The biological effectiveness of radiations depends on the spatial pattern of ionizations and excitations produced by the charged particle tracks involved. Ionizations produced by both the primary ion and by energetic delta rays may contribute to the production of biologically relevant damage and to the concentration of damage which may effect the probability of repair. Although average energy concentration (dose) can be calculated using homogeneous track models, the energy is actually concentrated in small volumes containing segments of the ion and delta ray tracks. These local concentrations are studied experimentally using low pressure proportional counters, and theoretically, using Monte Carlo methods. Small volumes near an ion track may be traversed by a delta ray. If they are, the energy deposited will be similar to that produced by a single electron track in a low-energy x-ray irradiation. The probability of a delta ray interaction occurring decreases with the square of the radial distance from the track. The average energy deposited is the product of this probability and the energy deposited in an interaction. Average energy deposited calculated from measured interaction probability is in good agreement with the results of homogeneous track models.

Atomic and molecular physics in the gas phase.

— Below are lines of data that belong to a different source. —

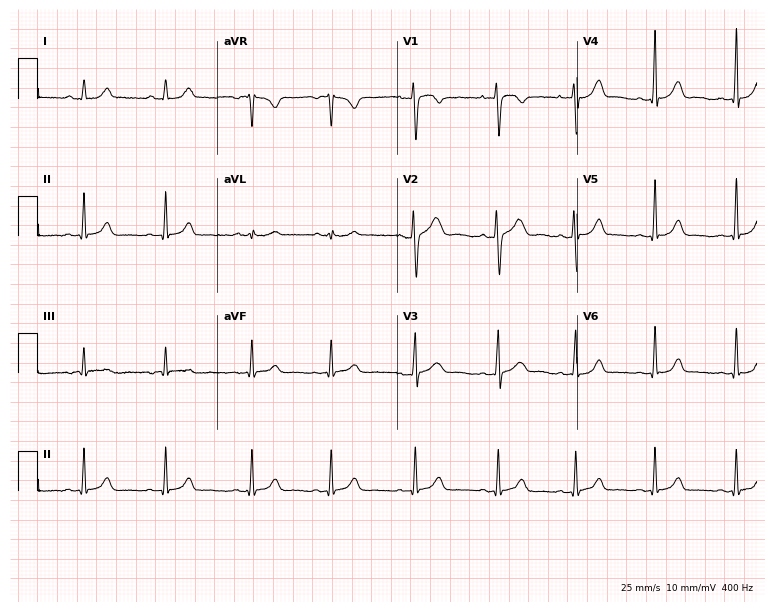
Electrocardiogram (7.3-second recording at 400 Hz), a 25-year-old female. Overall reading on record: normal ECG.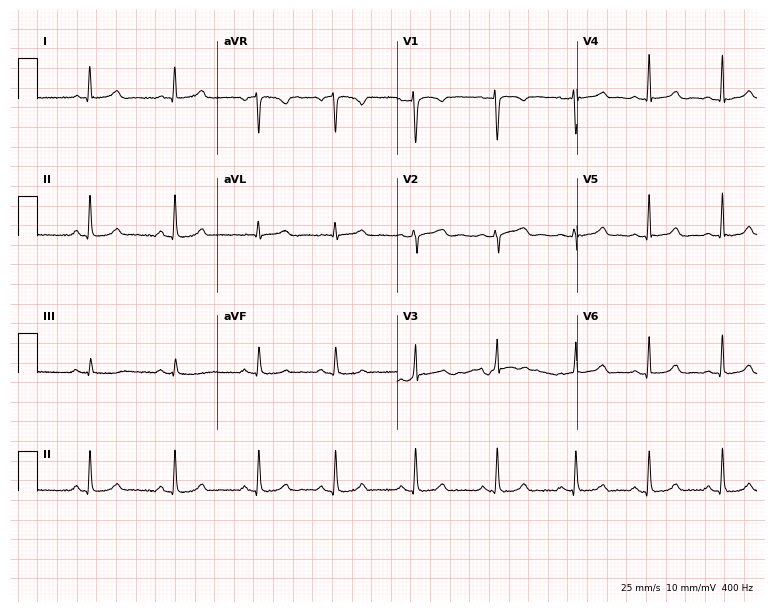
Electrocardiogram (7.3-second recording at 400 Hz), a female, 21 years old. Overall reading on record: normal ECG.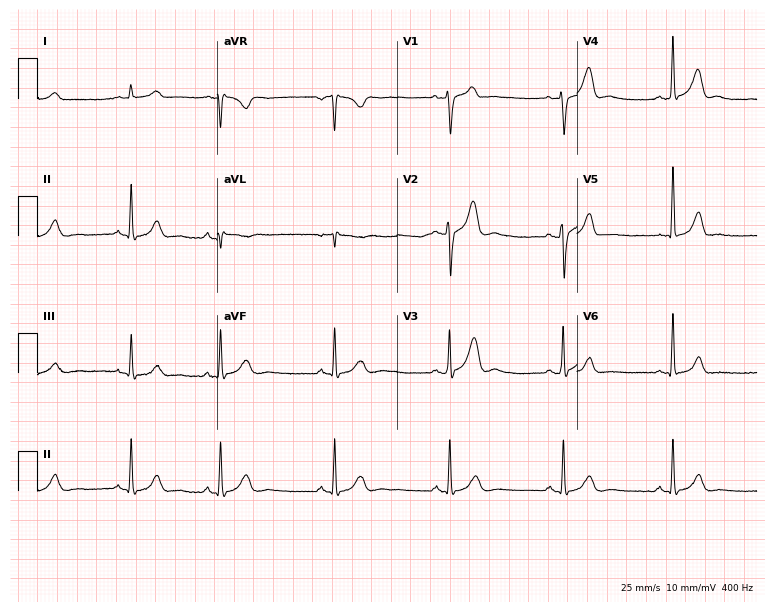
Standard 12-lead ECG recorded from a 38-year-old male. None of these six findings is recorded: first-degree AV block, right bundle branch block, left bundle branch block, sinus bradycardia, atrial fibrillation, sinus tachycardia.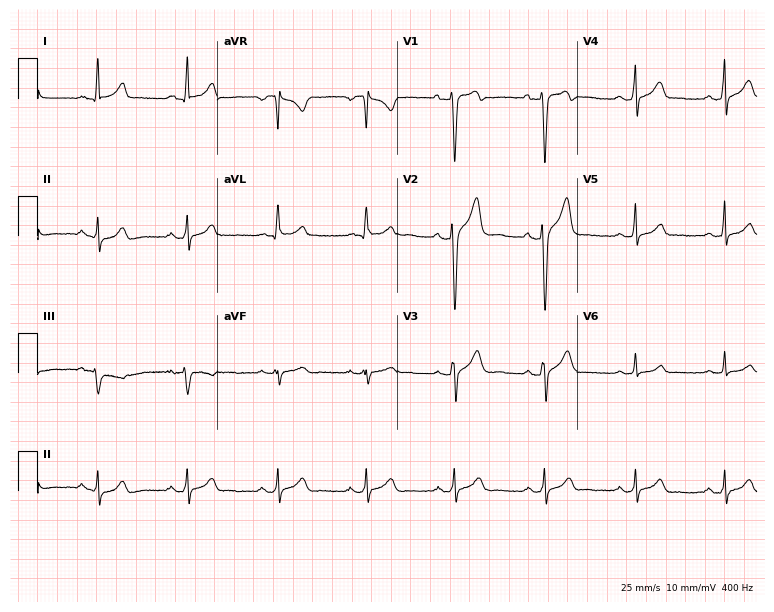
ECG — a male patient, 41 years old. Labelled as a normal ECG.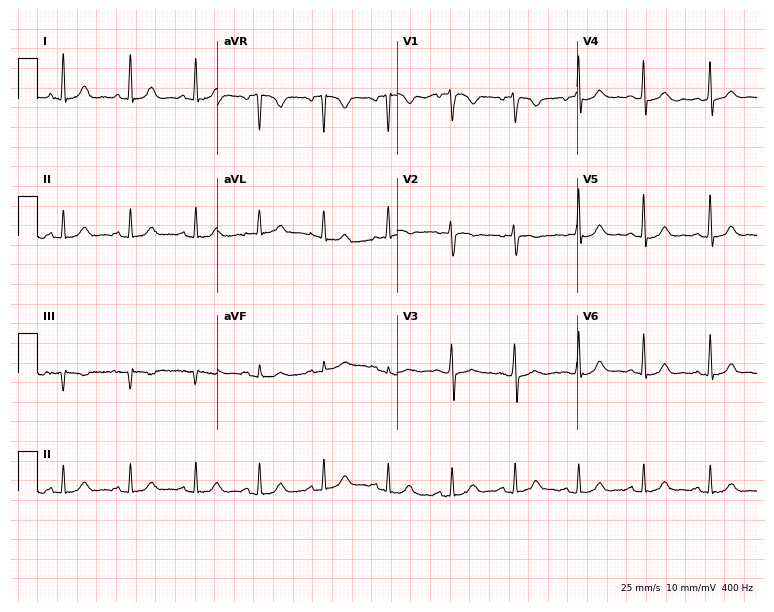
Electrocardiogram (7.3-second recording at 400 Hz), a woman, 46 years old. Overall reading on record: normal ECG.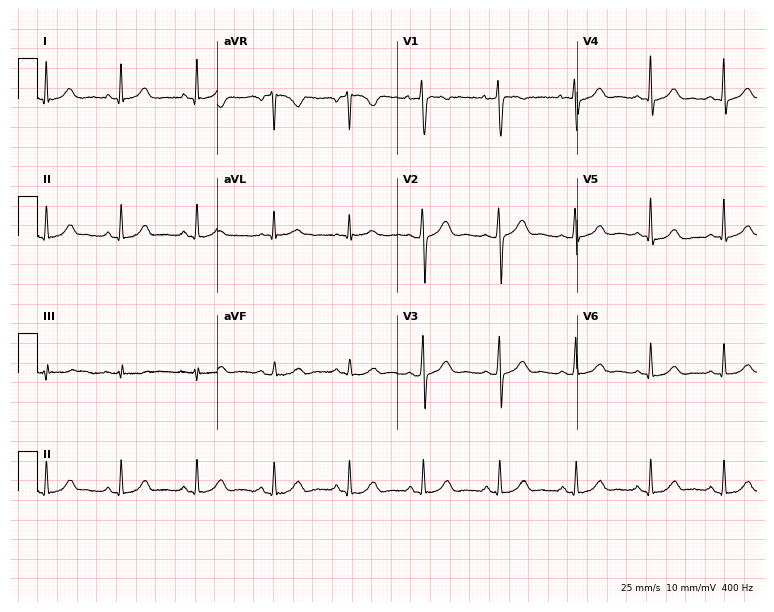
Standard 12-lead ECG recorded from a woman, 38 years old. Read as a normal ECG.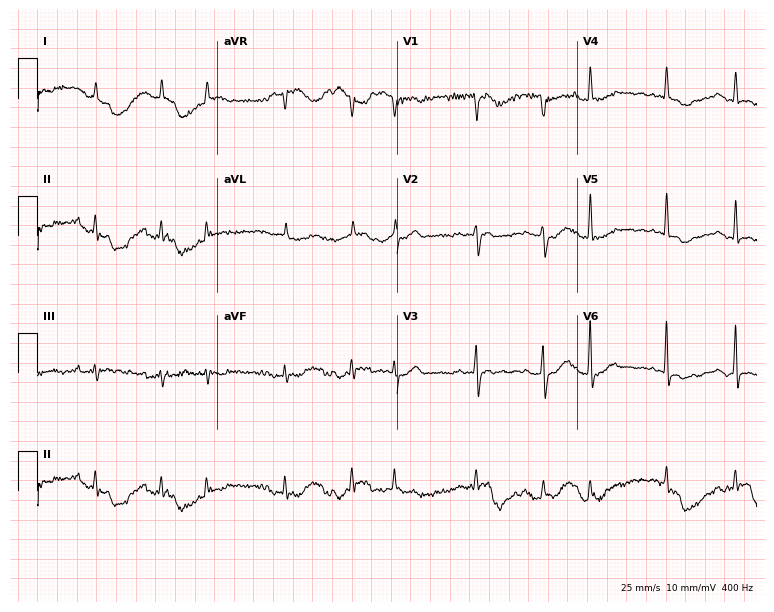
ECG (7.3-second recording at 400 Hz) — a man, 78 years old. Screened for six findings — first-degree AV block, right bundle branch block, left bundle branch block, sinus bradycardia, atrial fibrillation, sinus tachycardia — none is recorded.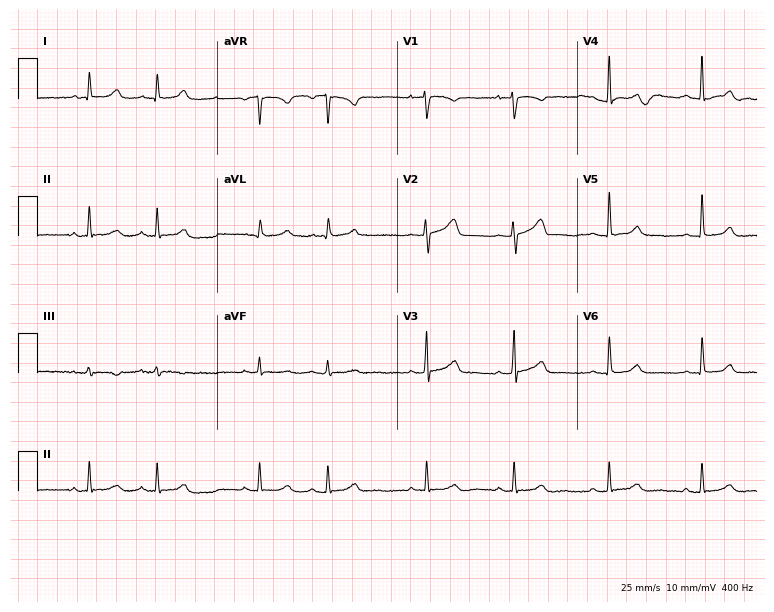
Electrocardiogram (7.3-second recording at 400 Hz), a female, 49 years old. Of the six screened findings (first-degree AV block, right bundle branch block, left bundle branch block, sinus bradycardia, atrial fibrillation, sinus tachycardia), none is recorded. Only these six findings were labelled.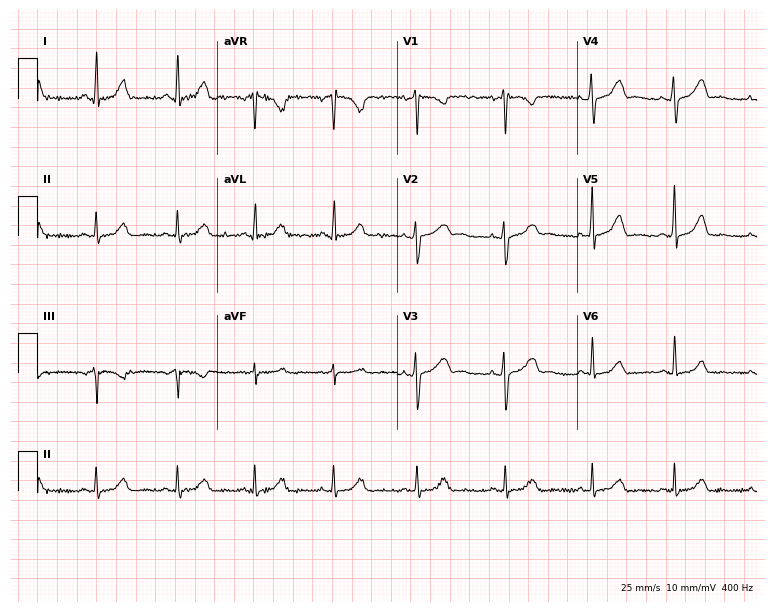
ECG — a female patient, 37 years old. Labelled as a normal ECG.

The spatial and temporal distributions of energy deposition by high-linear-energy-transfer radiation play an important role in the subsequent chemical and biological processes leading to radiation damage. Because the spatial structures of energy deposition events are of the same dimensions as molecular structures in the mammalian cell, direct measurements of energy deposition distributions appropriate to radiation biology are infeasible. This circumstance has led to the development of models of energy transport based on a knowledge of atomic and molecular interactions that enable one to simulate energy transfer on an atomic scale. Such models require a detailed understanding of the interactions of ions and electrons with biologically relevant material. During the past 20 years, there has been a great deal of progress in our understanding of these interactions, much of it coming from studies in the gas phase. These studies provide information on the systematics of interaction cross sections, and lead to knowledge of the regions of energy deposition where molecular and phase effects are important-knowledge that guides development in appropriate theory. In this report, studies of the doubly differential cross sections, which are crucial to the development of stochastic energy deposition calculations and track structure simulation, are reviewed. We discuss areas of understanding and address directions for future work. Particular attention is given to experimental and theoretical findings that have changed the traditional view of secondary electron production for charged-particle interactions with atomic and molecular targets.